Hi folks. Long time lurker, first time poster. I have a recently acquired Brocade 6610 that seems to get in a pissing match with my server every morning before it just stops talking to it like a jilted lover. Wondering if anyone else has had similar issues.
Server is running latest edition of Proxmox.
NIC is a Mellanox CX354-FCCT, latest firmware. Port being used is set to ethernet mode. Used from ebay, but shows no problems elsewhere.
Cable is a FS.com QSFP+ 40gbps passive DAC. Brand new from vendor.
Switch is a 6610-48p, updated and fully licensed thanks to a rockstar member here we all know and appreciate.
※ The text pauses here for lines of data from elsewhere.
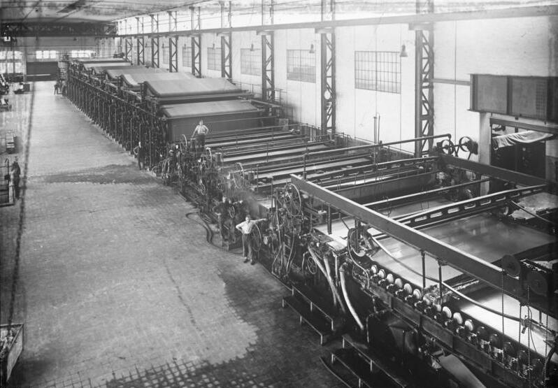 Im Zeitalter der Maschine ! Die größte deutsche Zeitungspapiermaschine, welche täglich 432 Kilometer Papier produziert. Dieses Maschinenungeheuer wird von nur 5 Arbeitern bedient. Die Jahresproduktion der Maschine, ein 5,5 m breites Papierband würde mehr als dreimal um die Erde reichen.
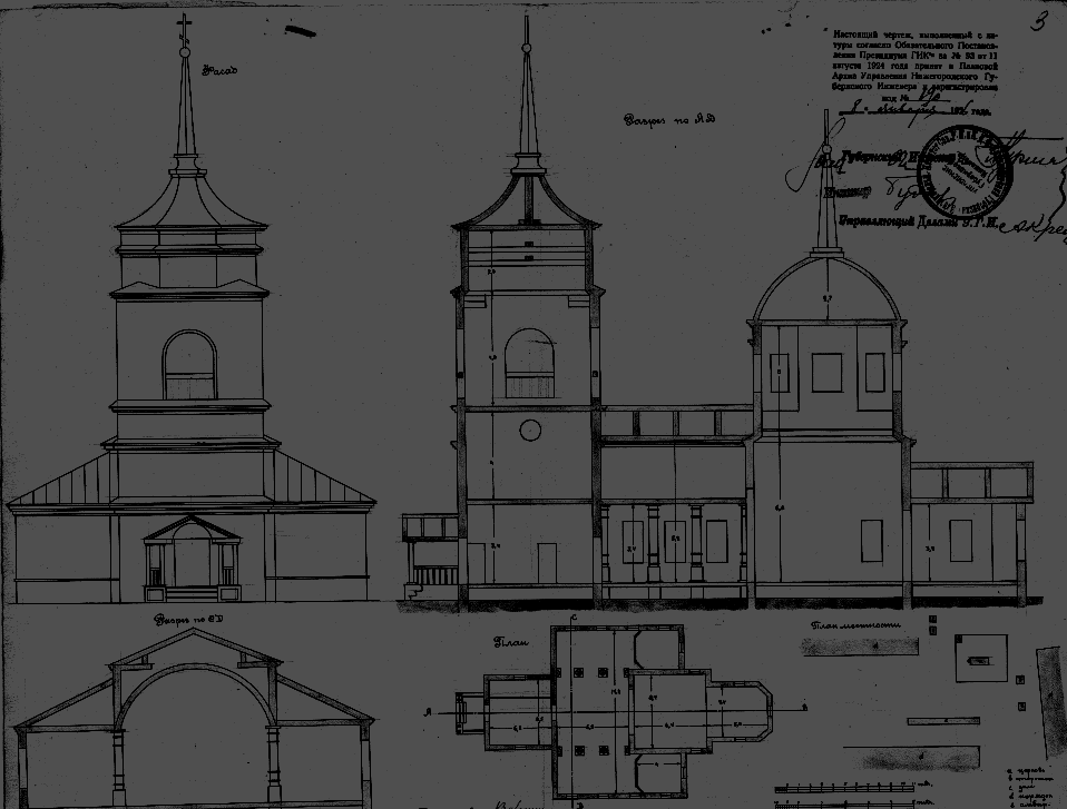 алексеевская церковь
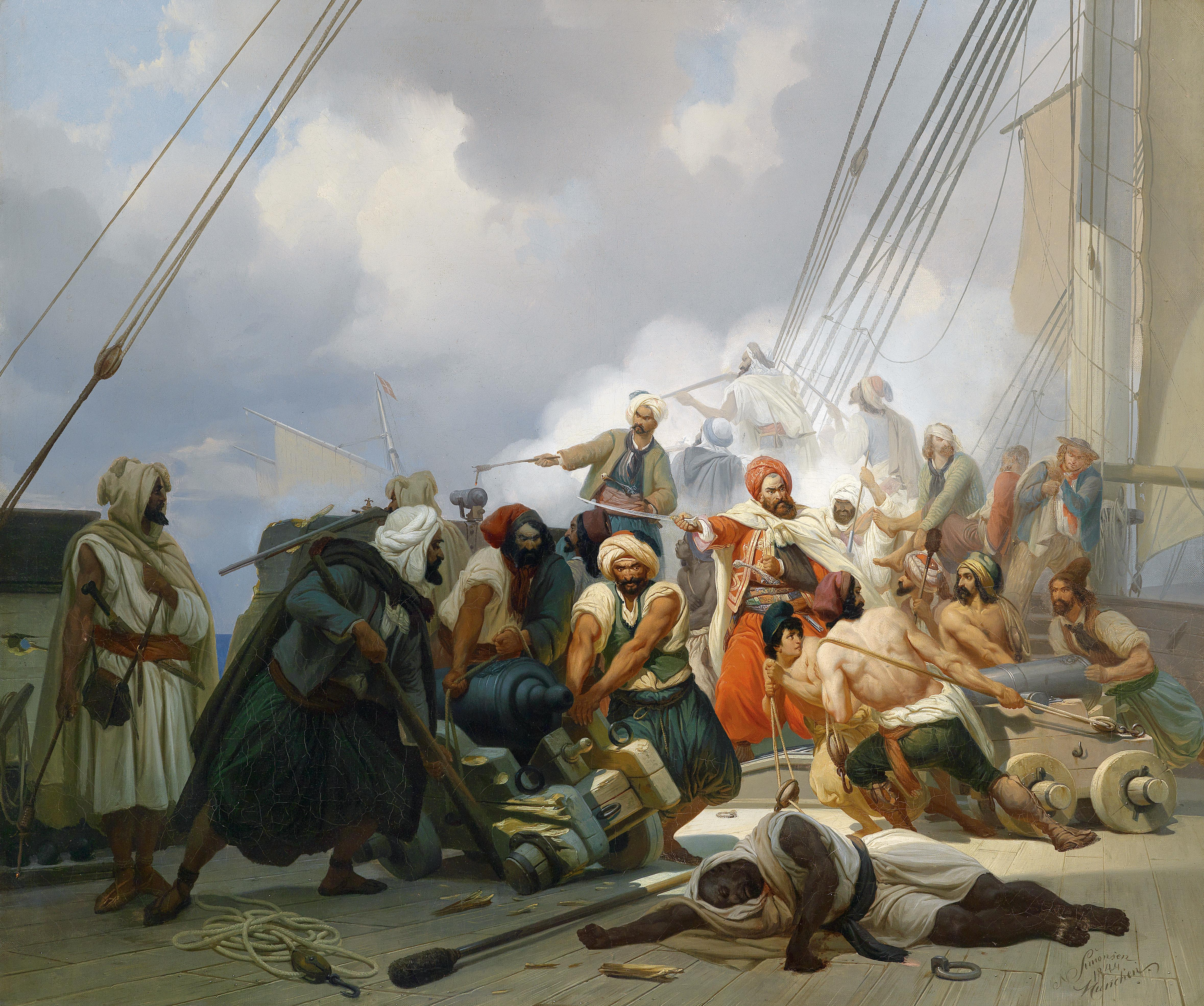 Seegefecht (Kanonen werden an Deck in Stellung gebracht), signiert, datiert N. Simonsen München 1844, rückseitig bezeichnet mit Stempel am Keilrahmen sowie auf der Rückseite Privat Eigenthum S. M. des Kaisers Franz Joseph ,Öl auf Leinwand, 70 x 83 cm, Provenienz: Privateigentum Kaiser Franz-Joseph; Melanie von Habsburg; deren Erben

Used from a local sale.
At some point overnight, the 40gb connection will start to flap, up and down within a second, every second until link error disable threshold is reached and the port goes into err-disable for 5 seconds. It'll repeat the cycle until the port is eventually released from err-disable, but the link doesn't come back up. Then I wake up and go replug the DAC and it works fine again all day. Looking up the statistics on the switch shows several hundred InErrors accumulate, but that's all. The server shows no signs anything is wrong (other than losing connection). If it's worth noting, during the day the interface will accumulate a few more InErrors (less than 10) but with no effect on performance or link. Heavy traffic doesn't seem to be the issue, as it successfully performed a VM backup over the connection about an hour before the incident.
I've tried switching NICs and DACs for identical models and configuration. Tried changing to the other QSFP port (yes the 40gb port not the breakouts). Flow control is enabled on the switch and NIC (ethtool says the interface supports pause frame use Symmetric Receive-only, but ethtool -a lists TX and RX = on). Link error disable is set on the interface with a 5 second recovery time. Errdisable recovery is set for all causes and 10 seconds recovery. Network is flat, no VLANs or special configurations apart from the error handling mentioned.
Unfortunately I don't have another switch to test with, but directly linking two servers together on the same port/DAC results in a stable connection with no hiccups.
Has anyone had a similar issue before, or am I chasing ghosts when they're in the house next door? Any troubleshooting tips would be appreciated as well.